Anyhow, that was as minor of a concern as the football adventure, really. The point is, Batman is dark but likeable, easy to identify with, has excellent opposition, and is just downright fun. Plus, he seems more averse to leaving a trail of corpses behind him, which it took the (seemingly more moral) Superman a little while to accomplish. The misogyny, though, that’s still there. Sure, he keeps saving Catwoman from other villains and now and again from the law simply because he thinks he can get in there, someday. (And watching Robin be confused over that hidden motive was worth his character being present at all.) But that’s the kind of misogyny that I’d think a girl could get behind, if it means she gets away with thousands of dollars worth of jewels every so often.

It’s the other kind that made the book for me, based on the shocked giggles it provided. (I know it’s a double standard, but since it happened 65 years ago and is so, well, cartoonish on top of that, it just doesn’t feel real; as I know it couldn’t happen now, I permit myself some obviously morally defective enjoyment out of it.) I will now describe a single panel of the book, from Batman’s first encounter with the Cat. Awful, I know. But also kind of awesome? You be the judge.

He has just removed the old lady wig, revealing Scooby Doo-style that she’s the villain. Now, he is forcibly wiping the old lady makeup from her face. She cries out, ‘Let go of me!’ His response: ‘Quiet or Papa spank!’

Endless Nights

Seven stories, one for each of Neil Gaiman’s Endless siblings. It wouldn’t seem like the best description to drum up interest in the newest (although not so very new) Sandman graphic novel, Endless Nights. At least, it wouldn’t to people who aren’t familiar with the series. If you are, seeing Neil Gaiman’s name attached to this property most likely comprises one of the few value guarantees out there. (I’ll try my damnedest not to gush further, when the next one of these comes up.)

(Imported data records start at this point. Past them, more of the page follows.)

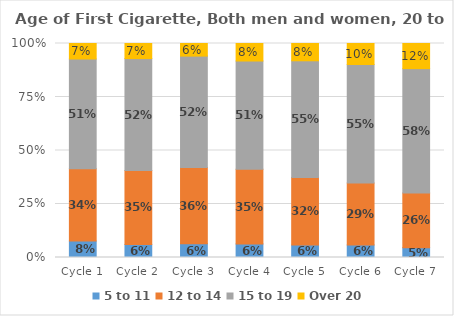
| Category | 5 to 11 | 12 to 14 | 15 to 19 | Over 20 |
|---|---|---|---|---|
| Cycle 1 | 0.077 | 0.338 | 0.513 | 0.072 |
| Cycle 2 | 0.061 | 0.345 | 0.523 | 0.071 |
| Cycle 3 | 0.065 | 0.356 | 0.521 | 0.059 |
| Cycle 4 | 0.064 | 0.349 | 0.506 | 0.082 |
| Cycle 5 | 0.058 | 0.316 | 0.545 | 0.081 |
| Cycle 6 | 0.059 | 0.289 | 0.554 | 0.098 |
| Cycle 7 | 0.046 | 0.256 | 0.581 | 0.117 |

Impressions: Desire’s story made me like it a little, which I’m not sure I ever had before. (Not that this lasted for very long.) Despair, although not an actual tale in the conventional sense, was gut-wrenchingly effective. Destiny is as uninteresting as he ever was, but I don’t think it’s his fault. Ten panels of Delight was enough to break my heart. Gaiman’s smart, to use her as sparingly as he has over all these years.

Finally, there are a couple of spoilers about the main sequence stories included here. That story is a lot more about the journey than the destination, but also these would probably be easier to appreciate by knowing the characters more thoroughly, anyhow.